The sea salt you once thought was pure and natural may well have been considerably adulterated by processes including;
1. Mechanical harvesting from dirt or concrete components and piped through metallic pipes.
2. Exposure to very high temperatures, which cracks the crystalline structure.
3. Refined so much it loses many of its essential minerals.
4. Adulterated by chemical additives used to make it flow freely, bleached to a white colour, and iodized to unnaturally high levels.
Your table salt is actually 97.5% sodium chloride and 2.5% other chemicals such as moisture absorbents, iodine, fluoride and a cocktail of other poisonous
substances.
Refined table salt is an unnatural, isolated substance and it can cause many illnesses.
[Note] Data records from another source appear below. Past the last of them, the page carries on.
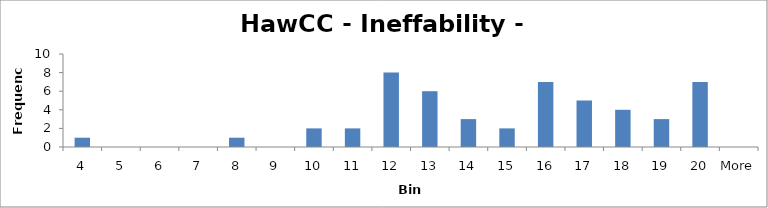
| Category | Frequency |
|---|---|
| 4 | 1 |
| 5 | 0 |
| 6 | 0 |
| 7 | 0 |
| 8 | 1 |
| 9 | 0 |
| 10 | 2 |
| 11 | 2 |
| 12 | 8 |
| 13 | 6 |
| 14 | 3 |
| 15 | 2 |
| 16 | 7 |
| 17 | 5 |
| 18 | 4 |
| 19 | 3 |
| 20 | 7 |
| More | 0 |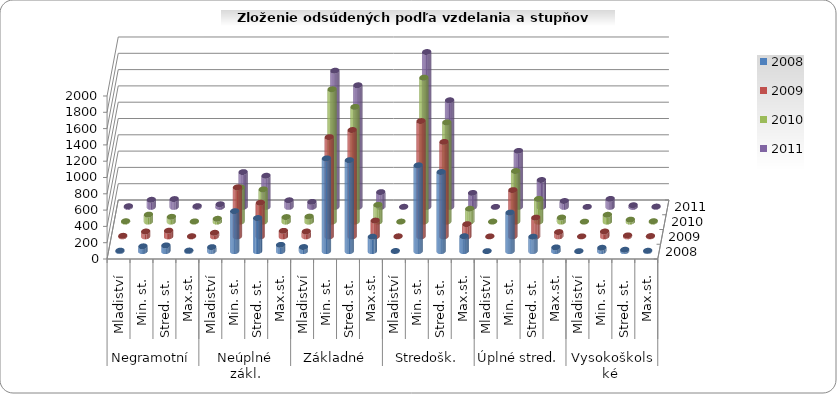
| Category | 2008 | 2009 | 2010 | 2011 |
|---|---|---|---|---|
| 0 | 6 | 7 | 5 | 8 |
| 1 | 59 | 60 | 86 | 87 |
| 2 | 70 | 70 | 59 | 96 |
| 3 | 7 | 2 | 3 | 9 |
| 4 | 49 | 44 | 35 | 32 |
| 5 | 490 | 602 | 419 | 427 |
| 6 | 406 | 413 | 396 | 382 |
| 7 | 77 | 68 | 56 | 81 |
| 8 | 50 | 60 | 62 | 61 |
| 9 | 1138 | 1218 | 1624 | 1671 |
| 10 | 1116 | 1305 | 1408 | 1492 |
| 11 | 177 | 194 | 206 | 181 |
| 12 | 2 | 1 | 1 | 1 |
| 13 | 1053 | 1415 | 1767 | 1900 |
| 14 | 971 | 1159 | 1218 | 1308 |
| 15 | 183 | 150 | 158 | 171 |
| 16 | 0 | 0 | 1 | 0 |
| 17 | 473 | 568 | 621 | 687 |
| 18 | 177 | 230 | 279 | 330 |
| 19 | 46 | 53 | 50 | 72 |
| 20 | 0 | 0 | 0 | 0 |
| 21 | 41 | 60 | 84 | 98 |
| 22 | 17 | 12 | 24 | 20 |
| 23 | 5 | 4 | 5 | 4 |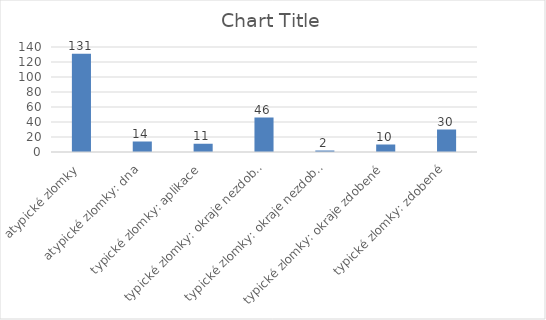
| Category | Series 0 |
|---|---|
| atypické zlomky | 131 |
| atypické zlomky: dna | 14 |
| typické zlomky: aplikace | 11 |
| typické zlomky: okraje nezdobené | 46 |
| typické zlomky: okraje nezdobené s uchem | 2 |
| typické zlomky: okraje zdobené | 10 |
| typické zlomky: zdobené | 30 |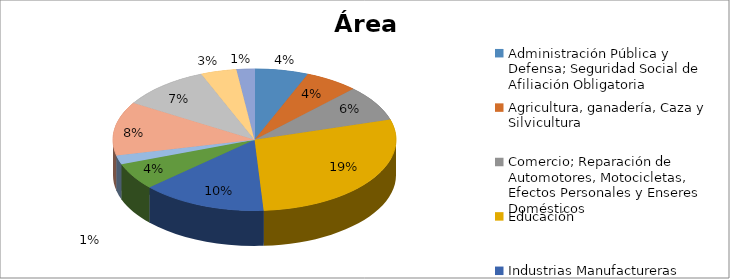
| Category | Series 0 |
|---|---|
| Administración Pública y Defensa; Seguridad Social de Afiliación Obligatoria | 0.042 |
| Agricultura, ganadería, Caza y Silvicultura | 0.042 |
| Comercio; Reparación de Automotores, Motocicletas, Efectos Personales y Enseres Domésticos | 0.056 |
| Educación | 0.194 |
| Industrias Manufactureras | 0.097 |
| Intermediación Financiera | 0.042 |
| Organizaciones y Órganos Extraterritoriales | 0.014 |
| Otras Actividades de Servicios Comunitarios, Sociales y Personales | 0.083 |
| Servicios Sociales y de Salud | 0.069 |
| Suministros de Electricidad, Gas y Agua | 0.028 |
| Transporte, Almacenamiento y Comunicaciones | 0.014 |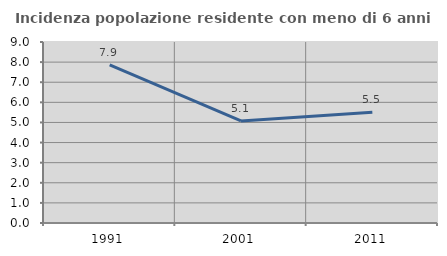
| Category | Incidenza popolazione residente con meno di 6 anni |
|---|---|
| 1991.0 | 7.86 |
| 2001.0 | 5.073 |
| 2011.0 | 5.502 |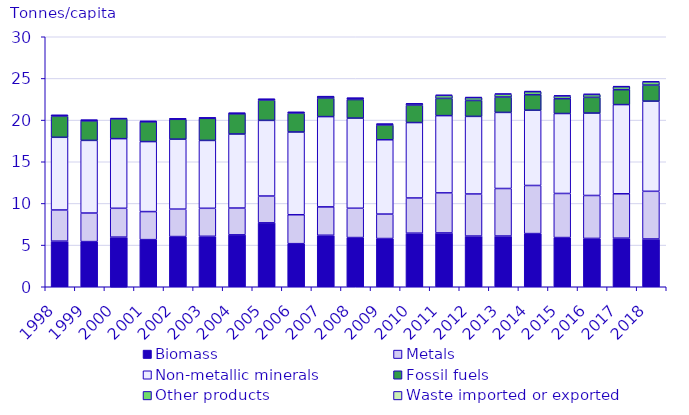
| Category | Biomass | Metals | Non-metallic minerals | Fossil fuels | Other products | Waste imported or exported |
|---|---|---|---|---|---|---|
| 1998.0 | 5.472 | 3.741 | 8.723 | 2.519 | 0.122 | 0 |
| 1999.0 | 5.418 | 3.428 | 8.719 | 2.34 | 0.088 | 0 |
| 2000.0 | 5.954 | 3.462 | 8.355 | 2.372 | 0.099 | 0 |
| 2001.0 | 5.654 | 3.365 | 8.401 | 2.374 | 0.062 | 0 |
| 2002.0 | 6.023 | 3.291 | 8.398 | 2.382 | 0.059 | 0 |
| 2003.0 | 6.054 | 3.362 | 8.144 | 2.651 | 0.053 | 0 |
| 2004.0 | 6.228 | 3.218 | 8.883 | 2.423 | 0.078 | 0 |
| 2005.0 | 7.669 | 3.218 | 9.077 | 2.418 | 0.122 | 0.002 |
| 2006.0 | 5.171 | 3.471 | 9.93 | 2.256 | 0.11 | 0.001 |
| 2007.0 | 6.18 | 3.406 | 10.832 | 2.219 | 0.177 | 0.001 |
| 2008.0 | 5.903 | 3.517 | 10.817 | 2.227 | 0.166 | 0.003 |
| 2009.0 | 5.787 | 2.934 | 8.921 | 1.764 | 0.11 | 0.017 |
| 2010.0 | 6.431 | 4.221 | 9.051 | 2.085 | 0.167 | 0.031 |
| 2011.0 | 6.458 | 4.806 | 9.27 | 2.071 | 0.357 | 0.049 |
| 2012.0 | 6.083 | 5.049 | 9.31 | 1.912 | 0.341 | 0.056 |
| 2013.0 | 6.087 | 5.704 | 9.13 | 1.845 | 0.346 | 0.058 |
| 2014.0 | 6.379 | 5.773 | 9.03 | 1.866 | 0.36 | 0.068 |
| 2015.0 | 5.904 | 5.292 | 9.593 | 1.781 | 0.324 | 0.068 |
| 2016.0 | 5.8 | 5.153 | 9.889 | 1.887 | 0.338 | 0.071 |
| 2017.0 | 5.829 | 5.328 | 10.703 | 1.793 | 0.347 | 0.075 |
| 2018.0 | 5.731 | 5.723 | 10.819 | 1.926 | 0.385 | 0.072 |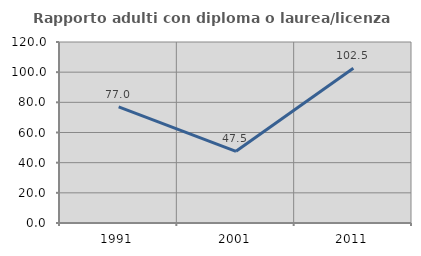
| Category | Rapporto adulti con diploma o laurea/licenza media  |
|---|---|
| 1991.0 | 76.977 |
| 2001.0 | 47.514 |
| 2011.0 | 102.544 |

Healthy, vital life is not possible without a proper balance of minerals and trace elements. Unfortunately, our common table salt contains only a meagre 2 elements (sodium and chloride) from the original 84 elements found in crystal salt. It lacks many crucial, life supporting nutrients that our bodies require for proper functioning. When crystal salt is refined, it is heated to 1200 degrees Fahrenheit! This heat processing kills the salt; removing 82 of the 84 elements found within its structure (reducing it to sodium chloride). The intent is not purification, but extraction of elements to sell separately for greater profit.
Over 2000 chemicals are based on the salt extraction process, and the resulting sodium chloride is sold to various industries.
To understand the reasoning behind this process we simply have to look at the financial side of the salt business. The primary use of salt is not as a food additive, but for industrial purposes. A huge 93% of manufactured salt is used outside the food industry. Our common table salt is little more than industrial waste.
After being refined and stripped of its natural goodness it has various chemical compounds added to it, even though scientific research has shown the side effects of many of these additives to be detrimental.